=== About this exercise ===
Set down again exactly the lines of the listing below that fall between the line holding "Présentation des équipes" and the line holding "Foto. Arabische man", inclusive.

=== Excerpted records ===
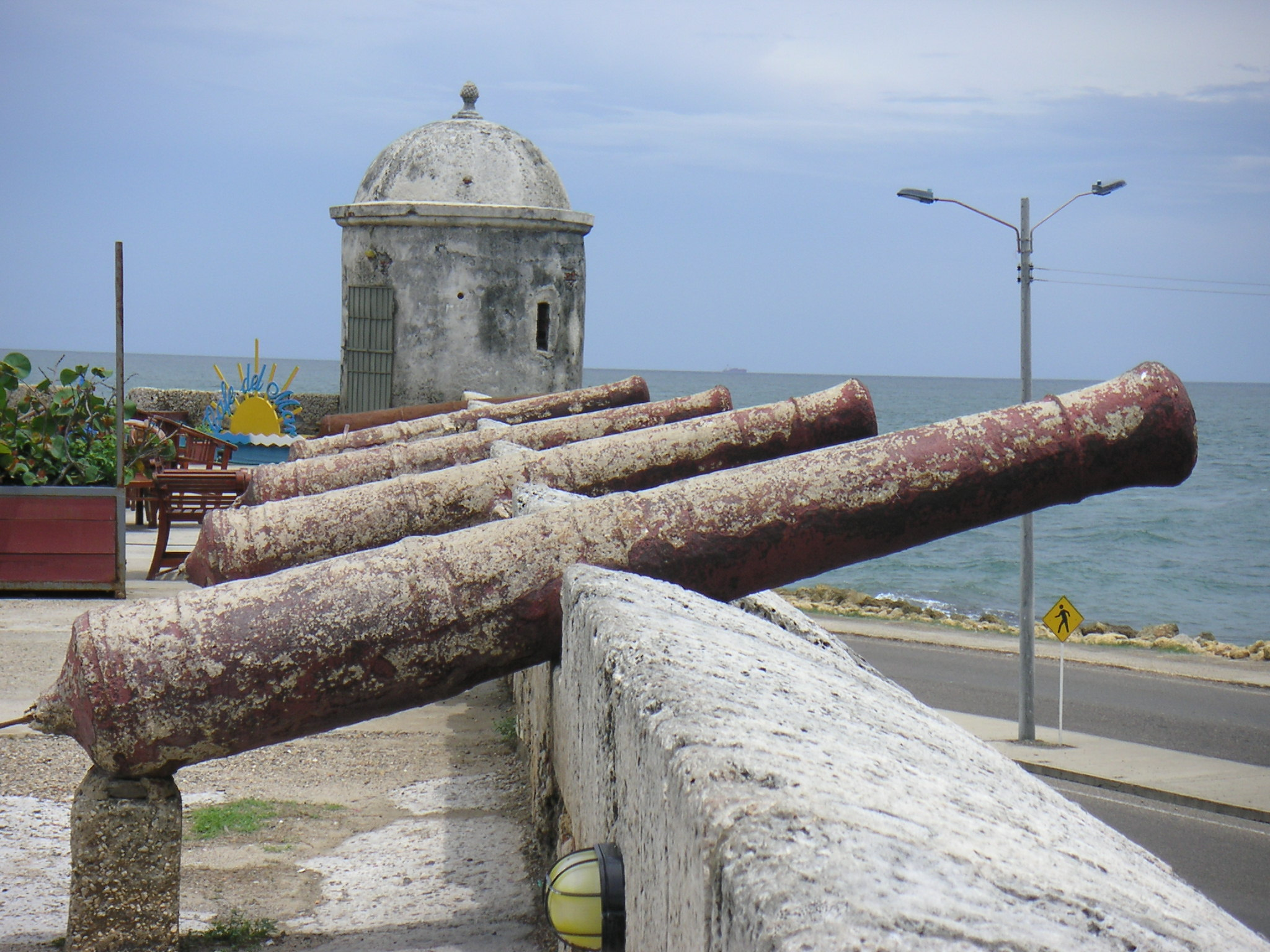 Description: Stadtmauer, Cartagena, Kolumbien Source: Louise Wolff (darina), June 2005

==

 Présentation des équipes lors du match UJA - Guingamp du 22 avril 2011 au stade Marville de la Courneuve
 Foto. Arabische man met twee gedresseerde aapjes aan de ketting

=== Task answer ===
 Présentation des équipes lors du match UJA - Guingamp du 22 avril 2011 au stade Marville de la Courneuve
 Foto. Arabische man met twee gedresseerde aapjes aan de ketting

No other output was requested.